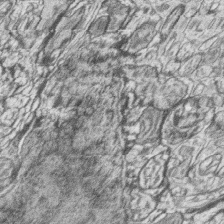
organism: Zebrafish
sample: synaptic ribbons in rod cells and cone cells
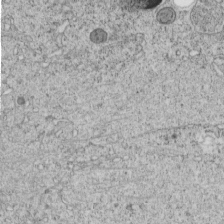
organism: C. elegans
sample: C. elegans embryo early stage
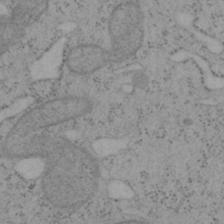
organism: Mouse
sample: OT-I killer T cells with ID8 ovarian cancer cells
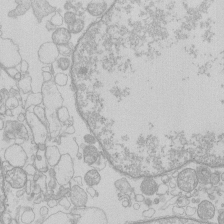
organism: Human
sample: Macrophage cells
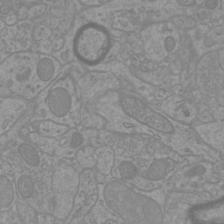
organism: Mouse
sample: Cortical neurons
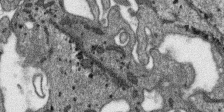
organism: Human
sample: Lung epithelial cells infected with SARS-CoV-2
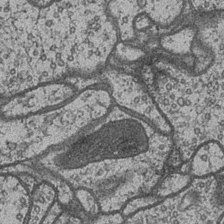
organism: Drosophila
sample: Optic medulla
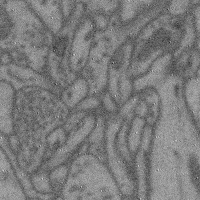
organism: Mouse
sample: Cerebral cortex
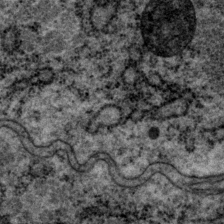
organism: P. pacificus
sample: Pharynx
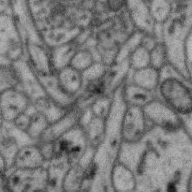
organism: Zebra finch
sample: Brain
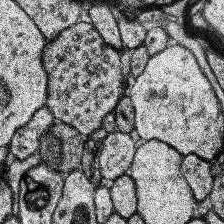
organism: Human
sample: Temporal Lobe
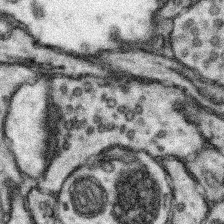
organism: Mouse
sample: Somatosensory cortex neuropil
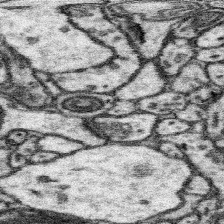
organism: Mouse
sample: Somatosensory cortex neuropil
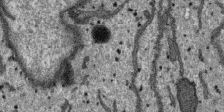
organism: Human
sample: Lung epithelial cells, uninfected (mock) control
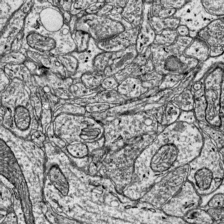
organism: Mouse
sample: Visual Cortex
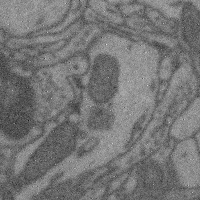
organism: Mouse
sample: Cerebral cortex
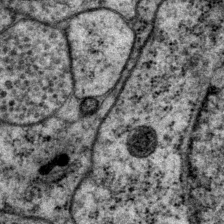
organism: P. pacificus
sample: Pharynx
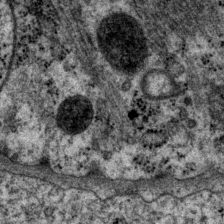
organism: P. pacificus
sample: Pharynx
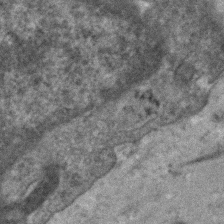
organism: Human
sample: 1205lu cells
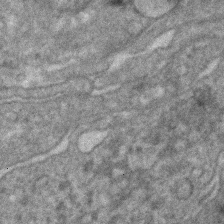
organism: Human
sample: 1205lu cells
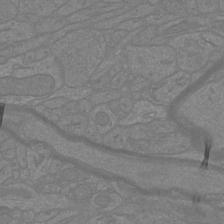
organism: Mouse
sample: Cortical neurons
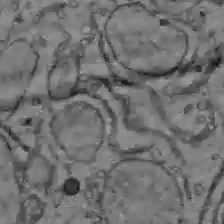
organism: C57BL Mouse
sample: Liver
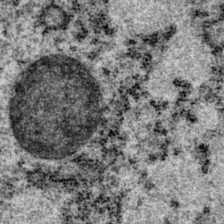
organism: P. pacificus
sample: Pharynx
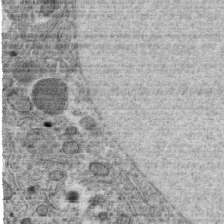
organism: C. elegans
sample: C. elegans oocyte; sperm cells
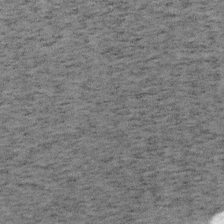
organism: Mouse
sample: OT-I killer T cells with ID8 ovarian cancer cells
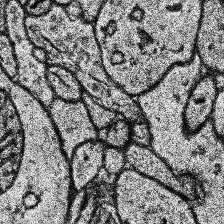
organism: Human
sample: Temporal Lobe
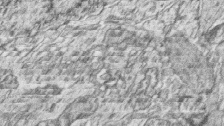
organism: Zebrafish
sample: synaptic ribbons in rod cells and cone cells
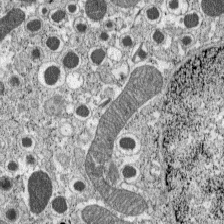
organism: C57BL Mouse
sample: Pancreatic islet
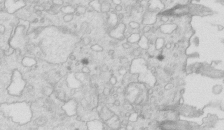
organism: Mouse
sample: Multiciliated cells
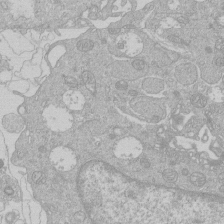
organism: Human
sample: Macrophage cells
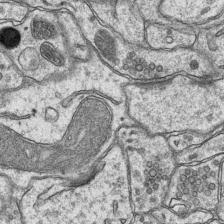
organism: Mouse
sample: CA1 Hippocampus
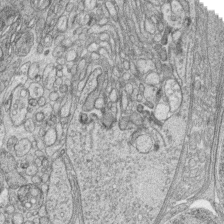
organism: Zebrafish
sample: synaptic ribbons in rod cells and cone cells
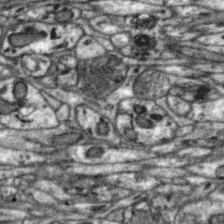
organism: Zebra finch
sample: Brain
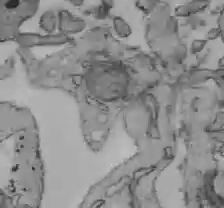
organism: C57BL Mouse
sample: Liver
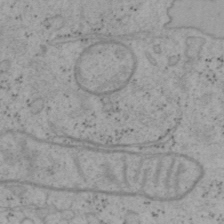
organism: Human
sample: HeLa cells
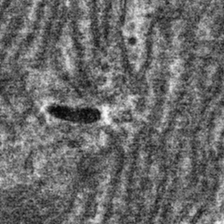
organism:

- - - -

■ **EXERCISE DESCRIPTION**: Write the records out again verbatim and omit the pictures they contain.

■ **RESPONSE TO THE EXERCISE**:
organism: Zebrafish
sample: synaptic ribbons in rod cells and cone cells
organism: C. elegans
sample: C. elegans embryo early stage
organism: Mouse
sample: OT-I killer T cells with ID8 ovarian cancer cells
organism: Human
sample: Macrophage cells
organism: Mouse
sample: Cortical neurons
organism: Human
sample: Lung epithelial cells infected with SARS-CoV-2
organism: Drosophila
sample: Optic medulla
organism: Mouse
sample: Cerebral cortex
organism: P. pacificus
sample: Pharynx
organism: Zebra finch
sample: Brain
organism: Human
sample: Temporal Lobe
organism: Mouse
sample: Somatosensory cortex neuropil
organism: Mouse
sample: Somatosensory cortex neuropil
organism: Human
sample: Lung epithelial cells, uninfected (mock) control
organism: Mouse
sample: Visual Cortex
organism: Mouse
sample: Cerebral cortex
organism: P. pacificus
sample: Pharynx
organism: P. pacificus
sample: Pharynx
organism: Human
sample: 1205lu cells
organism: Human
sample: 1205lu cells
organism: Mouse
sample: Cortical neurons
organism: C57BL Mouse
sample: Liver
organism: P. pacificus
sample: Pharynx
organism: C. elegans
sample: C. elegans oocyte; sperm cells
organism: Mouse
sample: OT-I killer T cells with ID8 ovarian cancer cells
organism: Human
sample: Temporal Lobe
organism: Zebrafish
sample: synaptic ribbons in rod cells and cone cells
organism: C57BL Mouse
sample: Pancreatic islet
organism: Mouse
sample: Multiciliated cells
organism: Human
sample: Macrophage cells
organism: Mouse
sample: CA1 Hippocampus
organism: Zebrafish
sample: synaptic ribbons in rod cells and cone cells
organism: Zebra finch
sample: Brain
organism: C57BL Mouse
sample: Liver
organism: Human
sample: HeLa cells
organism:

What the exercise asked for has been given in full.